Her research integrates issues of Plasmid, IL-2 receptor, CD40, Immunology and DNA-binding domain in her study of Cell biology. Lori Frappier has included themes like HMG-box, Protein subunit, Origin recognition complex and DNA in her Replication protein A study. Her Binding domain study integrates concerns from other disciplines, such as Protein domain and Single-stranded binding protein.
Her main research concerns Molecular biology, Cell biology, DNA replication, Epstein–Barr virus and Virology. Her studies deal with areas such as Plasmid, Origin of replication, Replication protein A, Mitosis and Nuclear protein as well as Molecular biology. Her Cell biology research is multidisciplinary, incorporating perspectives in Gene expression, MCM complex, Chromatin, Cell cycle and Transcription.
Her DNA replication study combines topics from a wide range of disciplines, such as HMG-box and DNA-binding protein. Her Epstein–Barr virus research is multidisciplinary, incorporating perspectives in Gene silencing, Lytic cycle, DNA damage and Cancer research. Her Origin recognition complex research focuses on SeqA protein domain and how it relates to DNA-binding domain and Ter protein.
Lori Frappier focuses on Cell biology, Epstein–Barr virus, Lytic cycle, Virology and Molecular biology. Her Cell biology research includes elements of Gene expression, DNA damage, Viral replication, Ubiquitin ligase and Viral protein. Epstein–Barr virus is a subfield of Virus that she studies.
Her Lytic cycle study combines topics in areas such as Cell cycle, Cell Cycle Protein, DNA and F-box protein. Lori Frappier performs multidisciplinary study on Molecular biology and GTPase-activating protein in her works. Her work in Histone addresses subjects such as Chromatin, which are connected to disciplines such as DNA replication.
Lori Frappier spends much of her time researching Epstein–Barr virus, Lytic cycle, Molecular biology, Genome and Regulation of gene expression.
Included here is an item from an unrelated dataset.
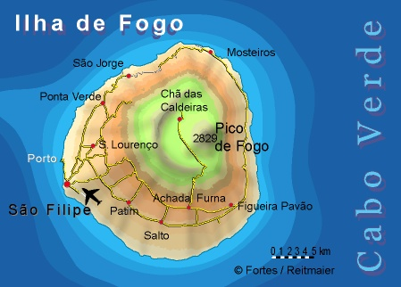 Kartographie: Lucete Fortes / Pitt Reitmaier Design: Pitt Reitmaier Urheber hat diese Grafik persönlich hochgeladen und unter GFDL gestellt.
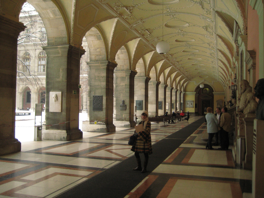 Arkadenhof im Hauptgebäude der Universität Wien, Wien, Österreich

Virus and Virology are inextricably linked to her Epstein–Barr virus research. The Virus study combines topics in areas such as RNA, APOBEC, Somatic hypermutation and DNA.
Her research integrates issues of Cell cycle, Cell Cycle Protein and Cell biology in her study of Lytic cycle. Borrowing concepts from GTPase-activating protein, Lori Frappier weaves in ideas under Molecular biology. Her work deals with themes such as Virus latency, Cancer research, microRNA, Messenger RNA and Gene silencing, which intersect with Regulation of gene expression.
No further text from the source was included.